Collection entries
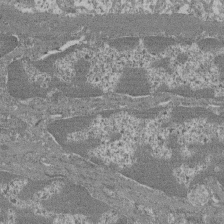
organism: Mouse
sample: Glomerulus
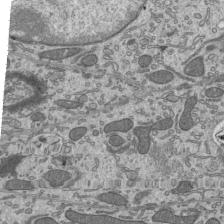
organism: Mouse
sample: Mouse epididymis efferent ductule cilia
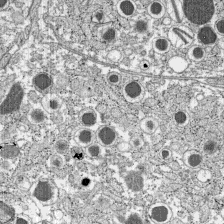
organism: C57BL Mouse
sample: Pancreatic islet
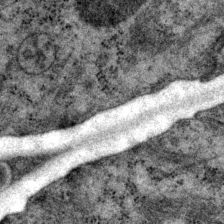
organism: P. pacificus
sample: Pharynx
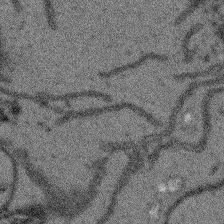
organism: Arabidopsis thaliana
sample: Root tip
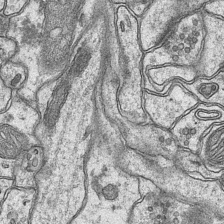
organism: Mouse
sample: CA1 Hippocampus
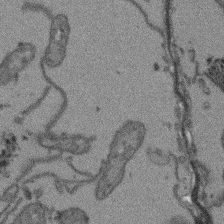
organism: Arabidopsis thaliana
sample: Root tip
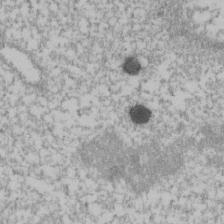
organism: Human
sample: U2-OS cells
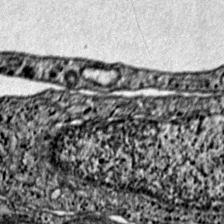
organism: Mouse
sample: Primary visual cortex
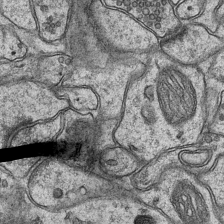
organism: Mouse
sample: CA1 Hippocampus
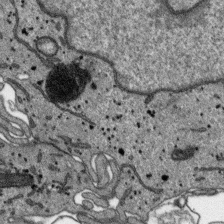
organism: Human
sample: Lung epithelial cells, uninfected (mock) control
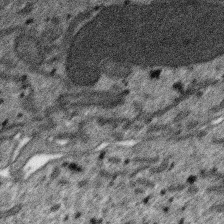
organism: Human
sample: Lung epithelial cells infected with SARS-CoV-2
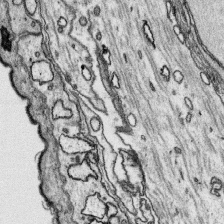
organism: Platynereis dumerilii
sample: Parapodia
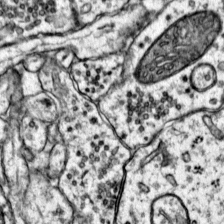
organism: Mouse
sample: Primary visual cortex
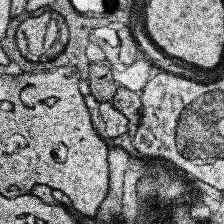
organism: Human
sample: Temporal Lobe
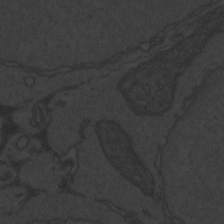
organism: Zebrafish
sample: Macrophage infected with Toxoplasma gondii
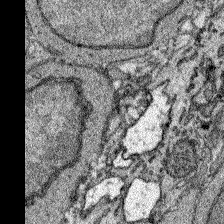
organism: Zebrafish
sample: Larval olfactory bulb
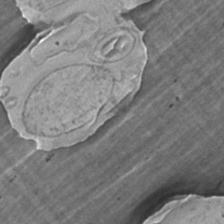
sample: Trachea
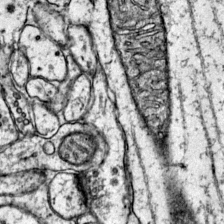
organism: Mouse
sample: Primary visual cortex
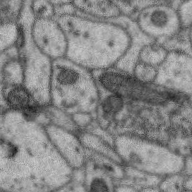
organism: Zebra finch
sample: Brain
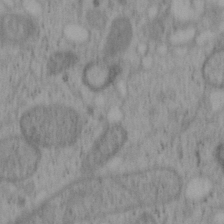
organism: Mouse
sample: OT-I killer T cells with ID8 ovarian cancer cells
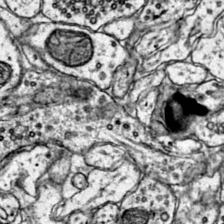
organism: Mouse
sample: Primary visual cortex
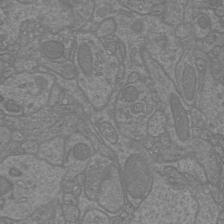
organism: Mouse
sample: Cortical neurons
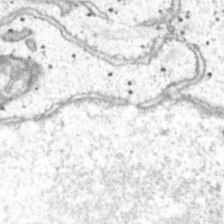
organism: Human
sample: HeLa cells
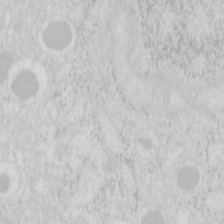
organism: Mouse
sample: Pancreas
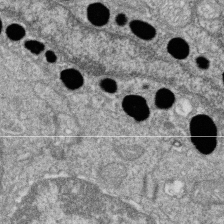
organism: Zebrafish
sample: Cilia; retinal pigment epithelium
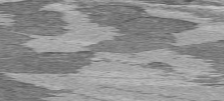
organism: C57BL Mouse
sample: Heart
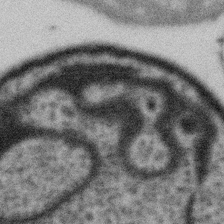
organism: Gemmata obscuriglobus
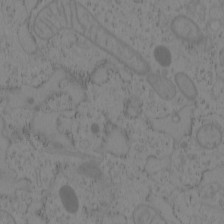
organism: Human
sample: HeLa cells
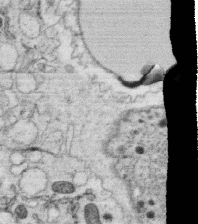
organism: C. elegans
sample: C. elegans oocyte; sperm cells
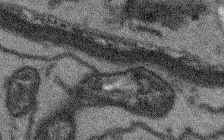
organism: Arabidopsis thaliana
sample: Root tip
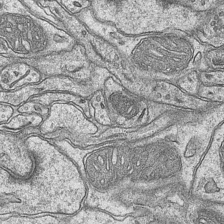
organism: Mouse
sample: CA1 Hippocampus
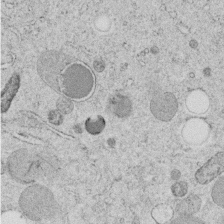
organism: C. elegans
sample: C. elegans embryo early stage
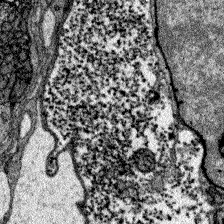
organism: Zebrafish
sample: Larval olfactory bulb
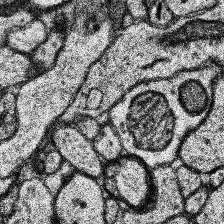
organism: Human
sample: Temporal Lobe
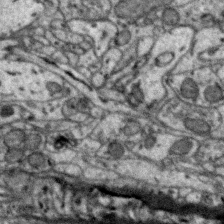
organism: Zebra finch
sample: Brain
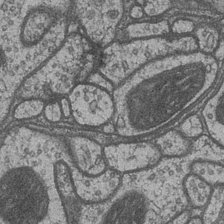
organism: Drosophila
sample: Optic medulla
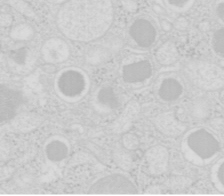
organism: Mouse
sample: Pancreas
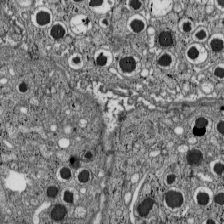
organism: C57BL Mouse
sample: Pancreatic islet
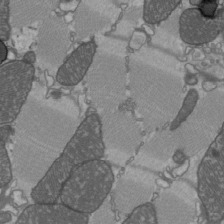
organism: C57BL Mouse
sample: Heart
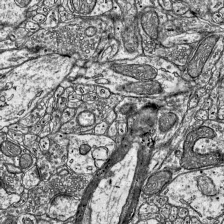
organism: Mouse
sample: Visual Cortex
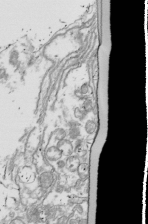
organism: Drosophila
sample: Cell division; meiosis; drosophila spermatocytes
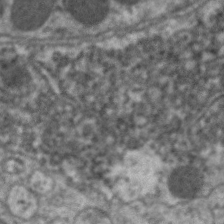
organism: C. elegans
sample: Pharynx
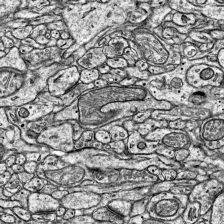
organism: Mouse
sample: Visual Cortex
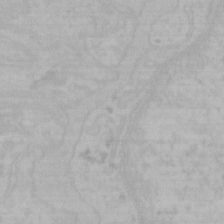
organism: Mouse
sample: Choroid plexus
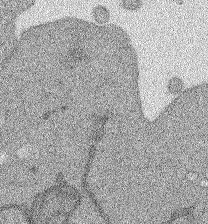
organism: Human
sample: HeLa cells
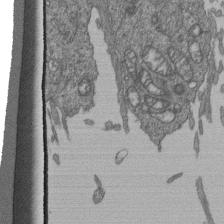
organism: Human
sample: Retinal organoid Rod and Cone cells
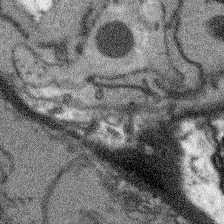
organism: Arabidopsis thaliana
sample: Root tip
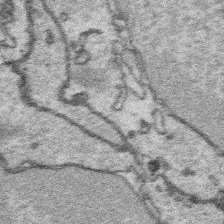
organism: Platynereis dumerilii
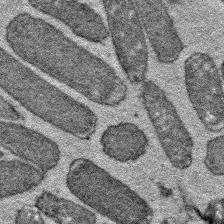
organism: E. coli
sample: E. Coli Bacteria
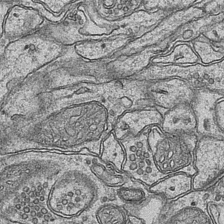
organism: Mouse
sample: CA1 Hippocampus
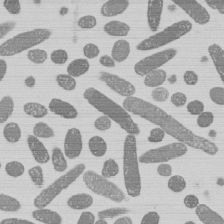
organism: E. coli
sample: Bacterial nucleoid
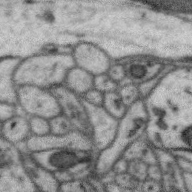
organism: Zebra finch
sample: Brain
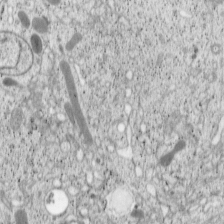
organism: African green monkey
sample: COS-7 cells
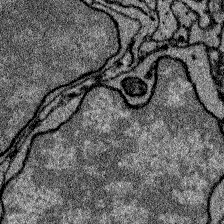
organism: Zebrafish
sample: Larval olfactory bulb
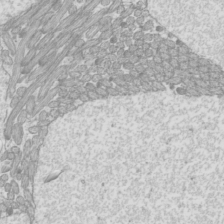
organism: Mouse
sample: Cilia; mouse epididymis
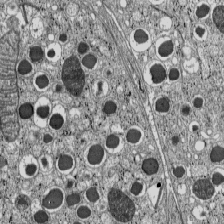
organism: C57BL Mouse
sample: Pancreatic islet
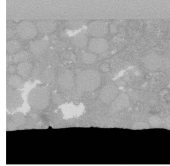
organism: C. elegans
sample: C. elegans oocyte; sperm cells
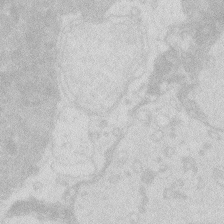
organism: Zebrafish
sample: Macrophage
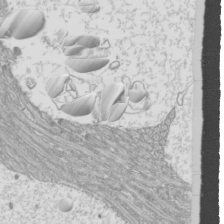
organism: Mouse
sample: Cilia; mouse epididymis
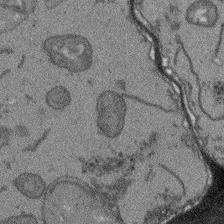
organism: Arabidopsis thaliana
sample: Root tip
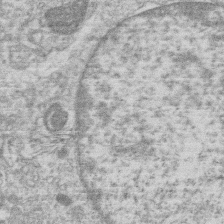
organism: Human
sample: Macrophage cells
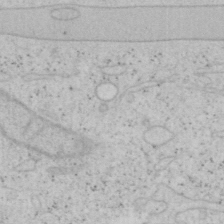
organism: Human
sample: HeLa cells
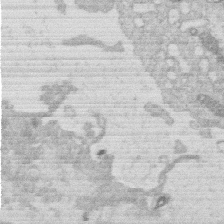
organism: Human
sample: Macrophage cells
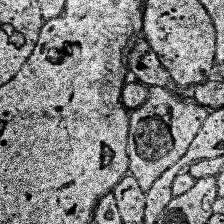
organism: Human
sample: Temporal Lobe
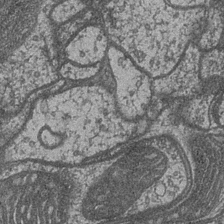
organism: Drosophila
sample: Optic medulla
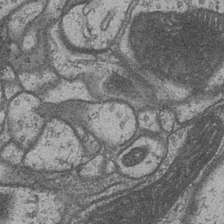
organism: Drosophila
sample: Optic medulla
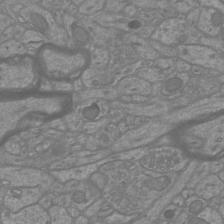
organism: Mouse
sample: Cortical neurons
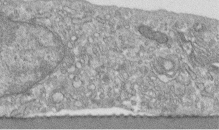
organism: Human
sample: Centriole in fibroblast cells
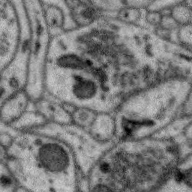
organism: Zebra finch
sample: Brain
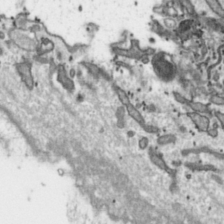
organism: Toxoplasma gondii
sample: Parasites in a vacuole inside a host cell
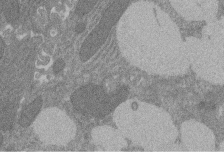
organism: Rat
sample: Salivary granule
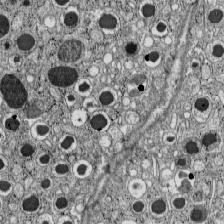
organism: C57BL Mouse
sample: Pancreatic islet
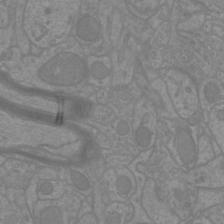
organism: Mouse
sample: Cortical neurons
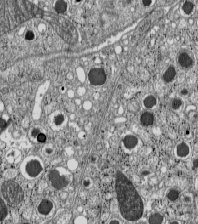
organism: C57BL Mouse
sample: Pancreatic islet
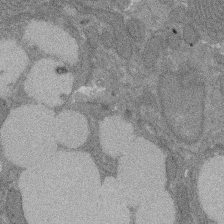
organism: Rat
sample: Salivary granule
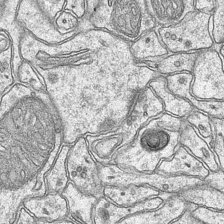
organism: Mouse
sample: CA1 Hippocampus
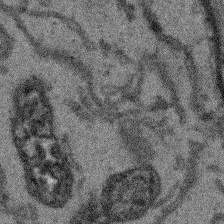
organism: Arabidopsis thaliana
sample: Root tip
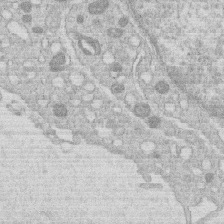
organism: Human
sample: Macrophage cells
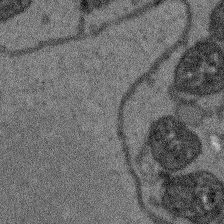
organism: Arabidopsis thaliana
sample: Root tip
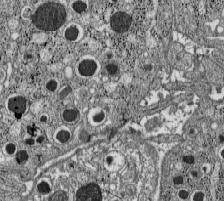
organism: C57BL Mouse
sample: Pancreatic islet
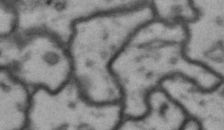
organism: Drosophila
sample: Brain
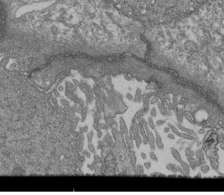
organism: Human
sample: Retinal organoid Rod and Cone cells
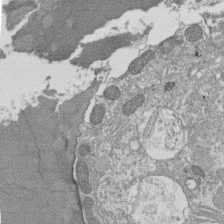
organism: Tetrahymena
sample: Cilia in tetrahymena
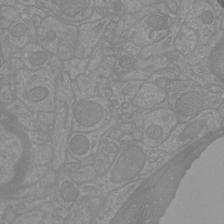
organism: Mouse
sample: Cortical neurons
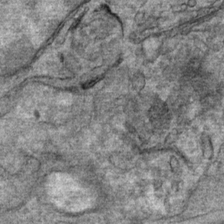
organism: Mouse
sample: Mouse Salivary gland
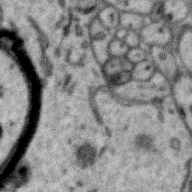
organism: Zebra finch
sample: Brain
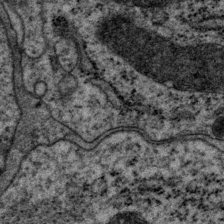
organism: P. pacificus
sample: Pharynx
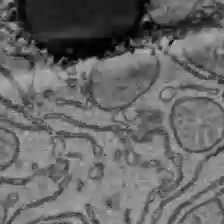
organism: C57BL Mouse
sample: Liver

→ **Exercise goal**: Could you copy the lines above exactly and skip the images?

→ **Exercise result**:
organism: Mouse
sample: Glomerulus
organism: Mouse
sample: Mouse epididymis efferent ductule cilia
organism: C57BL Mouse
sample: Pancreatic islet
organism: P. pacificus
sample: Pharynx
organism: Arabidopsis thaliana
sample: Root tip
organism: Mouse
sample: CA1 Hippocampus
organism: Arabidopsis thaliana
sample: Root tip
organism: Human
sample: U2-OS cells
organism: Mouse
sample: Primary visual cortex
organism: Mouse
sample: CA1 Hippocampus
organism: Human
sample: Lung epithelial cells, uninfected (mock) control
organism: Human
sample: Lung epithelial cells infected with SARS-CoV-2
organism: Platynereis dumerilii
sample: Parapodia
organism: Mouse
sample: Primary visual cortex
organism: Human
sample: Temporal Lobe
organism: Zebrafish
sample: Macrophage infected with Toxoplasma gondii
organism: Zebrafish
sample: Larval olfactory bulb
sample: Trachea
organism: Mouse
sample: Primary visual cortex
organism: Zebra finch
sample: Brain
organism: Mouse
sample: OT-I killer T cells with ID8 ovarian cancer cells
organism: Mouse
sample: Primary visual cortex
organism: Mouse
sample: Cortical neurons
organism: Human
sample: HeLa cells
organism: Mouse
sample: Pancreas
organism: Zebrafish
sample: Cilia; retinal pigment epithelium
organism: C57BL Mouse
sample: Heart
organism: Gemmata obscuriglobus
organism: Human
sample: HeLa cells
organism: C. elegans
sample: C. elegans oocyte; sperm cells
organism: Arabidopsis thaliana
sample: Root tip
organism: Mouse
sample: CA1 Hippocampus
organism: C. elegans
sample: C. elegans embryo early stage
organism: Zebrafish
sample: Larval olfactory bulb
organism: Human
sample: Temporal Lobe
organism: Zebra finch
sample: Brain
organism: Drosophila
sample: Optic medulla
organism: Mouse
sample: Pancreas
organism: C57BL Mouse
sample: Pancreatic islet
organism: C57BL Mouse
sample: Heart
organism: Mouse
sample: Visual Cortex
organism: Drosophila
sample: Cell division; meiosis; drosophila spermatocytes
organism: C. elegans
sample: Pharynx
organism: Mouse
sample: Visual Cortex
organism: Mouse
sample: Choroid plexus
organism: Human
sample: HeLa cells
organism: Human
sample: Retinal organoid Rod and Cone cells
organism: Arabidopsis thaliana
sample: Root tip
organism: Platynereis dumerilii
organism: E. coli
sample: E. Coli Bacteria
organism: Mouse
sample: CA1 Hippocampus
organism: E. coli
sample: Bacterial nucleoid
organism: Zebra finch
sample: Brain
organism: African green monkey
sample: COS-7 cells
organism: Zebrafish
sample: Larval olfactory bulb
organism: Mouse
sample: Cilia; mouse epididymis
organism: C57BL Mouse
sample: Pancreatic islet
organism: C. elegans
sample: C. elegans oocyte; sperm cells
organism: Zebrafish
sample: Macrophage
organism: Mouse
sample: Cilia; mouse epididymis
organism: Arabidopsis thaliana
sample: Root tip
organism: Human
sample: Macrophage cells
organism: Human
sample: HeLa cells
organism: Human
sample: Macrophage cells
organism: Human
sample: Temporal Lobe
organism: Drosophila
sample: Optic medulla
organism: Drosophila
sample: Optic medulla
organism: Mouse
sample: Cortical neurons
organism: Human
sample: Centriole in fibroblast cells
organism: Zebra finch
sample: Brain
organism: Toxoplasma gondii
sample: Parasites in a vacuole inside a host cell
organism: Rat
sample: Salivary granule
organism: C57BL Mouse
sample: Pancreatic islet
organism: Mouse
sample: Cortical neurons
organism: C57BL Mouse
sample: Pancreatic islet
organism: Rat
sample: Salivary granule
organism: Mouse
sample: CA1 Hippocampus
organism: Arabidopsis thaliana
sample: Root tip
organism: Human
sample: Macrophage cells
organism: Arabidopsis thaliana
sample: Root tip
organism: C57BL Mouse
sample: Pancreatic islet
organism: Drosophila
sample: Brain
organism: Human
sample: Retinal organoid Rod and Cone cells
organism: Tetrahymena
sample: Cilia in tetrahymena
organism: Mouse
sample: Cortical neurons
organism: Mouse
sample: Mouse Salivary gland
organism: Zebra finch
sample: Brain
organism: P. pacificus
sample: Pharynx
organism: C57BL Mouse
sample: Liver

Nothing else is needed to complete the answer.